Gérard Larcher copilotera-t-il le volet emploi du « plan de cohésion sociale » annoncé par Jean-Louis Borloo ? Les orientations du projet de loi initial de mobilisation pour l'emploi, qui devait s'inspirer des propositions des rapports de Virville et Marimbert sur la réforme du code du travail et du service public de l'emploi, seront-elles maintenues ? Le Premier ministre a bien rappelé son intention de moderniser le service public de l'emploi, « afin d'accompagner d'une manière personnalisée les demandes d'emploi », mais a éludé la question du contrôle des chômeurs. Le projet devait aussi intégrer celle des restructurations (la prévention des licenciements et le droit au reclassement), sur la base du résultat des négociations que les partenaires sociaux devaient conduire jusqu'au 8 avril. Si ces derniers parviennent à un accord sans que le gouvernement ait à trancher, il aura force de loi, a indiqué Jean-Pierre Raffarin lors de son discours de politique générale. Celui-ci a par ailleurs précisé qu'il fallait « lever les contraintes qui pèsent sur les entreprises et freinent leurs projets d'embauche ».
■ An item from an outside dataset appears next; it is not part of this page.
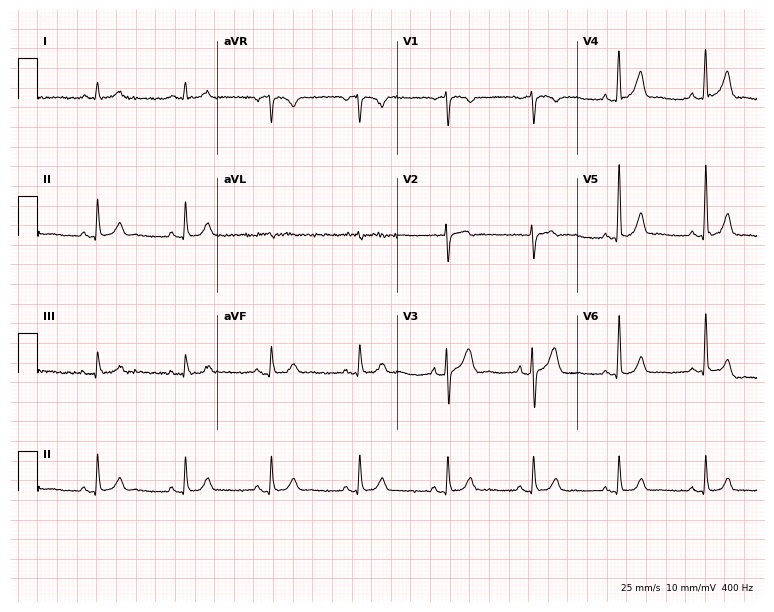
Resting 12-lead electrocardiogram (7.3-second recording at 400 Hz). Patient: a 69-year-old man. Read as a normal ECG.

Le benjamin du gouvernement (35 ans), juriste d'entreprise, était député (UMP) de Meurthe-et-Moselle depuis 2002, adjoint au maire de Nancy. Le nouveau secrétaire d'Etat a d'ores et déjà déclaré vouloir faire en sorte que le « dossier de l'insertion des jeunes colle plus aux réalités du terrain ». Il est déjà connu par les réseaux locaux d'insertion pour s'être impliqué dans ce domaine.
Le gouvernement a voulu montrer sa détermination à agir pour l'insertion des jeunes en créant ce secrétariat d'Etat, alors qu'il avait supprimé la délégation interministérielle à l'insertion professionnelle et sociale des jeunes en décembre 2002. Objectif affiché : prolonger la loi sur la formation professionnelle en « créant un droit à la deuxième chance pour ceux sortis prématurément et sans qualification du système scolaire », selon Jean- Pierre Raffarin. François Fillon avait annoncé que, chaque année, l'Etat offrirait à 100 000 jeunes sans qualification la possibilité de suivre une formation ciblée aux métiers en mal de main-d'œuvre.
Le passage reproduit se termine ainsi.